Harga emas di Malaysia naik pada Senin, berdasarkan data FXStreet. Emas dibanderol MYR 600,51 per gram, naik dari MYR 598,44 pada Jumat.
Harga per tola naik menjadi MYR 7.004,28 dari MYR 6.980,08 pada Jumat. Harga lain yang tercatat adalah MYR 6.005,14 untuk 10 gram dan MYR 18.678,09 per troy ounce (ons troy, satuan berat logam mulia).
Metode Penetapan Harga Emas di Malaysia
FXStreet menghitung harga emas Malaysia dengan mengonversi harga internasional menggunakan kurs USD/MYR (nilai tukar dolar AS terhadap ringgit) ke satuan lokal. Harga diperbarui setiap hari saat artikel diterbitkan dan hanya sebagai acuan, karena harga di pasar lokal bisa berbeda.
Emas secara historis digunakan sebagai penyimpan nilai dan alat tukar. Emas sering dibeli saat pasar bergejolak dan juga dipakai sebagai lindung nilai (cara mengurangi risiko) terhadap inflasi (kenaikan harga umum) serta pelemahan mata uang.
Bank sentral (otoritas moneter negara) memegang cadangan emas terbesar dan menambah 1.136 ton senilai sekitar US$70 miliar pada 2022, menurut World Gold Council. Ini merupakan pembelian tahunan tertinggi sejak pencatatan dimulai, dengan negara berkembang seperti China, India, dan Turki meningkatkan cadangan.
Emas sering bergerak berlawanan arah dengan Dolar AS dan US Treasuries (obligasi pemerintah AS), serta bisa bergerak berlawanan dengan aset berisiko seperti saham. Harga emas dipengaruhi peristiwa geopolitik, kekhawatiran resesi (perlambatan ekonomi), suku bunga, dan kekuatan Dolar AS, karena emas dihargai dalam USD (XAU/USD, pasangan harga emas terhadap dolar AS).
Pendorong Utama Pasar
Harga emas naik tipis, mencerminkan perannya sebagai penyimpan nilai saat nilai tukar berfluktuasi. Kenaikan kecil ini tetap bagian dari tren yang perlu dipantau pelaku pasar derivatif (instrumen turunan seperti opsi dan futures). Dukungan terhadap emas masih kuat karena pembelian yang berlanjut dari bank sentral.
Tren ini terlihat sepanjang 2025, melanjutkan pola tahun-tahun sebelumnya ketika bank sentral terus menambah cadangan. World Gold Council melaporkan bank sentral secara kolektif membeli lebih dari 1.000 ton pada 2023 dan 2024, sehingga membentuk “lantai harga” (level yang cenderung menahan penurunan). Permintaan stabil dari institusi resmi ini mengindikasikan penurunan harga yang dalam kemungkinan memicu minat beli.
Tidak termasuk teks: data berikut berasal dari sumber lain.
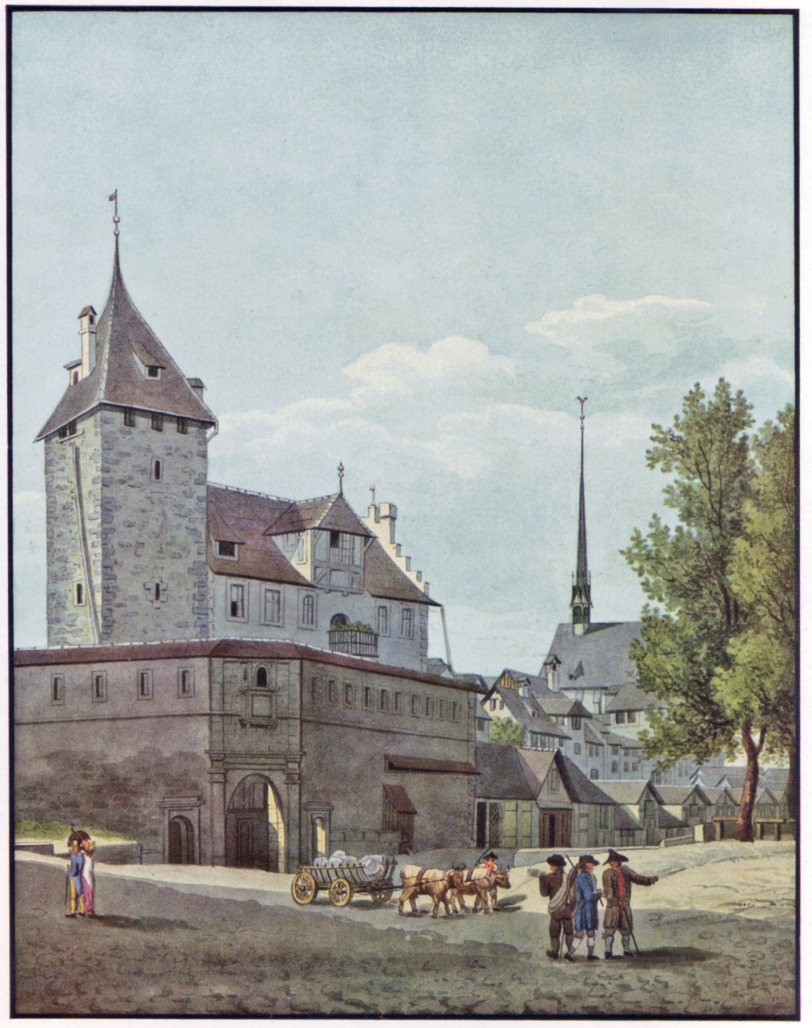 Das Kronen- oder Neumarkttor in Zürich (abgetragen 1827) auf einem Aquarell von Wilhelm Scheuchzer, 1827. Vorne das nachträglich angebaute Vorwerk. Original in der Zentralbibliothek Zürich.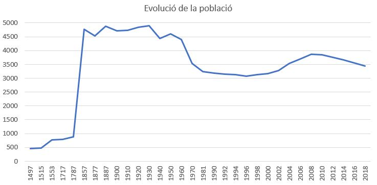 Ev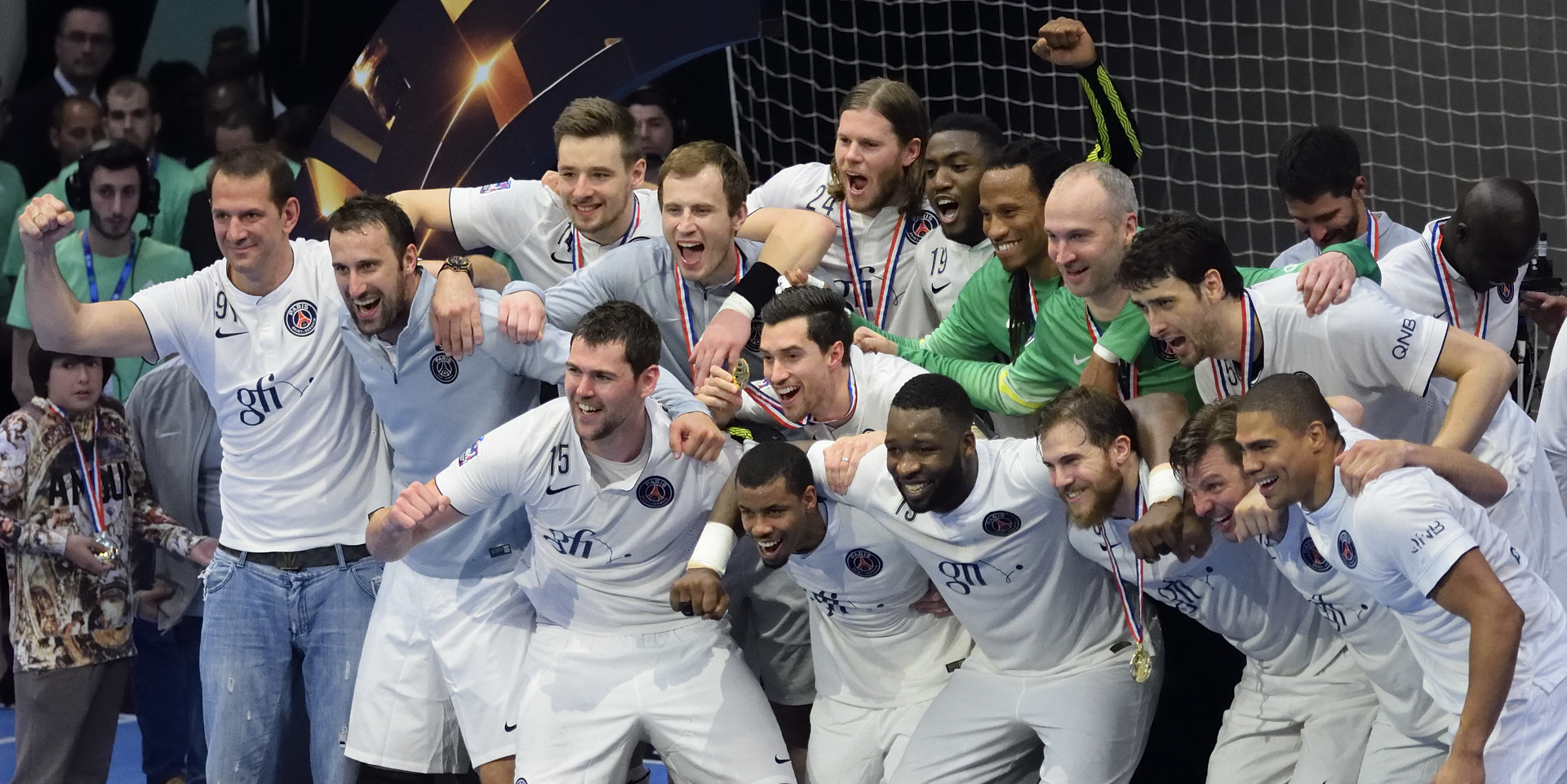 Le PSG Handball, vainqueur de la Coupe de France de handball. Au stade Pierre de Coubertin à Paris 16e, le 26 avril 2015.

Namun, tantangan utama emas adalah prospek suku bunga dan kekuatan Dolar AS. Pasar sedang mencerna sinyal bahwa Federal Reserve (bank sentral AS) mungkin tidak menurunkan suku bunga secepat perkiraan pada akhir tahun lalu. Suku bunga lebih tinggi meningkatkan biaya peluang (potensi imbal hasil yang dikorbankan) saat memegang emas yang tidak memberikan bunga, sehingga dapat membatasi ruang kenaikannya.
Hubungan berlawanan arah dengan dolar tetap penting, karena dolar yang kuat membuat emas lebih mahal bagi pemegang mata uang lain. Ketidakstabilan geopolitik juga tetap menjadi faktor pendukung, karena emas dipandang sebagai aset safe haven (aset aman saat risiko meningkat). Eskalasi tensi global bisa memicu peralihan ke aset aman dan mengangkat harga emas.
Bagi pelaku derivatif, kondisi ini mengarah pada pergerakan dalam kisaran (range-bound: naik-turun di rentang tertentu) dengan potensi lonjakan tajam akibat berita. Strategi menjual volatilitas (memanfaatkan turunnya gejolak harga) seperti short strangles atau iron condors—strategi opsi yang bertaruh harga tetap di rentang—bisa menarik jika emas tertahan antara dukungan pembelian bank sentral dan “resistensi” (batas yang menahan kenaikan) dari kebijakan suku bunga. Sebaliknya, memegang opsi beli (call option) berjangka panjang dapat menjadi cara berbiaya lebih rendah untuk bersiap jika terjadi “breakout” (menembus rentang) akibat geopolitik atau perubahan sikap The Fed yang lebih dovish (lebih condong melonggarkan kebijakan, misalnya menurunkan suku bunga).